For more information, get in touch with the ArangoDB team.

Metrics and Compliance

Training Performance

Before using a model to provide predictions to your application, there needs to be a way to determine its level of accuracy. Additionally, a mechanism must be in place to ensure the experiments comply with auditor requirements.

ArangoGraphML supports these objectives by storing all relevant training data and metrics in a metadata graph, which is only available to you and is never viewable by ArangoDB. This metagraph contains valuable training metrics such as average accuracy (the general metric for determining model performance), F1, Recall, Precision, and confusion matrix data. This graph links all experiments to the source data, feature generation activities, training runs, and prediction jobs. Having everything linked across the entire pipeline ensures that, at any time, anything done that could be considered associated with sensitive user data, it is logged and easily accessible.

Security

Each deployment that uses ArangoGraphML has an arangopipe database created, which houses all this information. Since the data lives with the deployment, it benefits from the ArangoGraph SOC 2 compliance and Enterprise security features. All ArangoGraphML services live alongside the ArangoGraph deployment and are only accessible within that organization.

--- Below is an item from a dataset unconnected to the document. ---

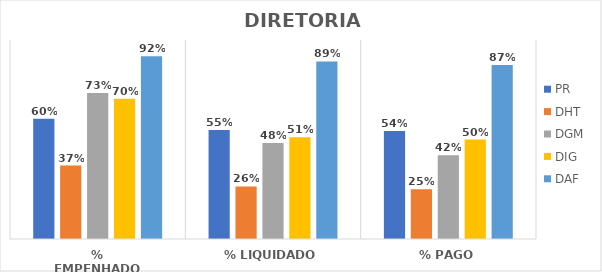
| Category | PR | DHT | DGM | DIG | DAF |
|---|---|---|---|---|---|
| % EMPENHADO | 0.605 | 0.369 | 0.733 | 0.704 | 0.919 |
| % LIQUIDADO | 0.547 | 0.264 | 0.483 | 0.511 | 0.893 |
| % PAGO | 0.542 | 0.25 | 0.421 | 0.5 | 0.874 |

Getting Started with ArangoGraphML Services and Packages

ArangoGraphML is a suite of services and packages driven by what we call “specifications”. These specifications are standard Python dictionaries and empower users to define tasks concisely and repeatable.

Notebooks that have the ArangoGraphML services enabled come preloaded with valuable data science and ML packages, and most notably, the server includes the arangoml package, which provides access to all of the ArangoGraphML specific features.

The package allows for managing all of the necessary ArangoGraphML components, including:

  • Project Management: Projects are at the top level, and all activities must link to a project.
  • Feature Generation: Data must be featurized to work with Graph Neural Networks (GNNs), and the featurization package handles this.
  • Training: Start training data with a simple description of the problem and the data used to solve it. Jobs can be started, tracked, or cancelled using the arangoml package.
  • Predictions: Once a trained model exists, it is time to persist it. The prediction service generates predictions and persists them to the source graph in a new collection or within the source document.